BEGIN Given records

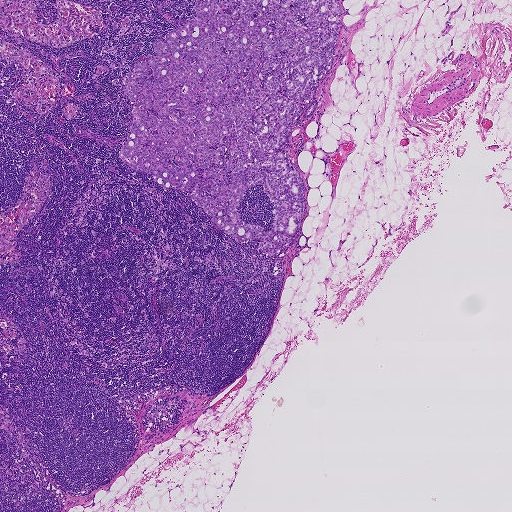
H&E-stained section of a sentinel lymph node (breast cancer), from a whole-slide image, viewed at about 2.5×: the field is about 1.9 mm across, about 3.6 µm per pixel.
Outlines of two tumour regions, largest first (closed clockwise paths, crop pixels): region 1: (196, 0), (339, 0), (335, 56), (314, 93), (312, 116), (302, 114), (277, 150), (295, 152), (304, 189), (302, 222), (285, 257), (262, 256), (262, 242), (234, 240), (188, 191), (166, 190), (117, 156), (132, 107), (112, 80), (156, 56), (152, 42), (195, 14); region 2: (318, 134), (319, 145), (321, 149), (325, 152), (330, 153), (334, 151), (337, 149), (328, 158), (332, 167), (332, 177), (330, 181), (324, 180), (322, 173), (324, 172), (325, 163), (317, 158), (313, 158), (308, 151), (303, 150), (303, 145), (308, 137), (311, 139), (316, 139).
Tumour covers about 15% of the frame.
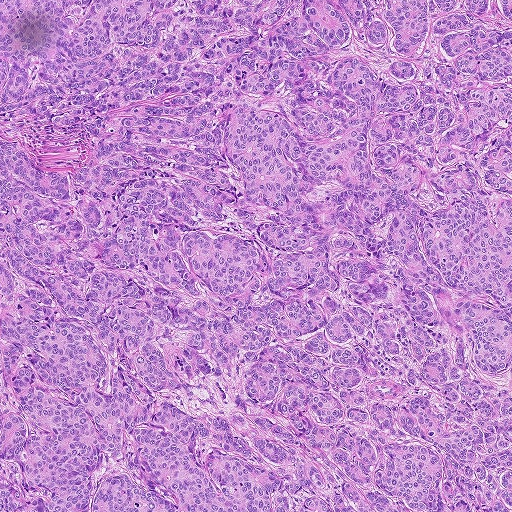
H&E-stained section of a sentinel lymph node (breast cancer), from a whole-slide image, viewed at about 5×: the field is about 0.93 mm across, about 1.8 µm per pixel.
Metastatic tumour covers the whole field.
The annotated tumour makes up over 95% of the crop.
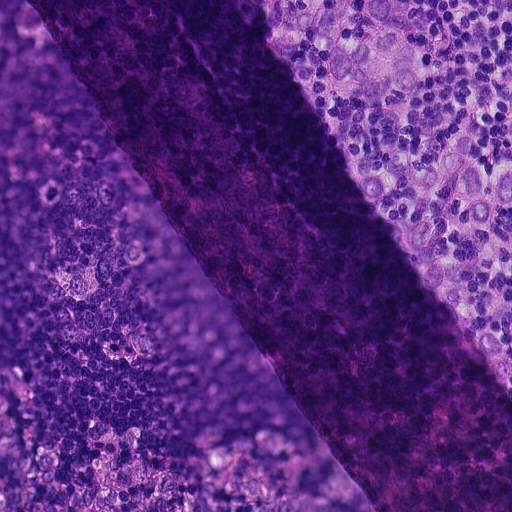
This is a crop of a whole-slide image: an H&E-stained breast-cancer sentinel lymph node section at roughly 20× magnification (about 0.45 µm per pixel; the crop spans about 0.23 mm).
Outlines of two tumour regions, largest first (closed clockwise paths, crop pixels): region 1: (154, 188), (374, 510), (0, 511), (0, 331), (71, 250); region 2: (245, 0), (511, 0), (511, 399), (502, 388), (296, 98).
About 50% of this field is tumour.
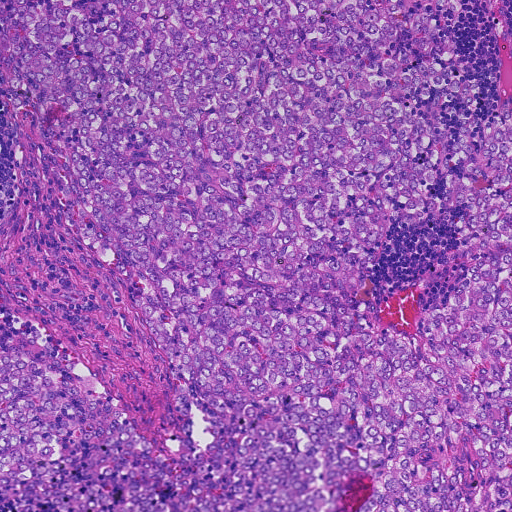
Lymph node section stained with H&E, from a whole-slide image of a breast-cancer sentinel node. Magnification about 10×, about 0.46 mm across the frame, about 0.91 µm per pixel.
One metastatic tumour region; its boundary, reduced to 17 corners and listed clockwise: (511, 0), (511, 511), (68, 511), (0, 494), (0, 319), (58, 340), (167, 452), (198, 454), (215, 432), (151, 342), (126, 282), (71, 230), (59, 142), (44, 136), (28, 92), (1, 82), (4, 2).
About 90% of this field is tumour.

END Given records

=== Exercise details ===
Identify each line of the material where the word "frame" shows up, and copy it.

=== Exercise answer ===
Tumour covers about 15% of the frame.
Lymph node section stained with H&E, from a whole-slide image of a breast-cancer sentinel node. Magnification about 10×, about 0.46 mm across the frame, about 0.91 µm per pixel.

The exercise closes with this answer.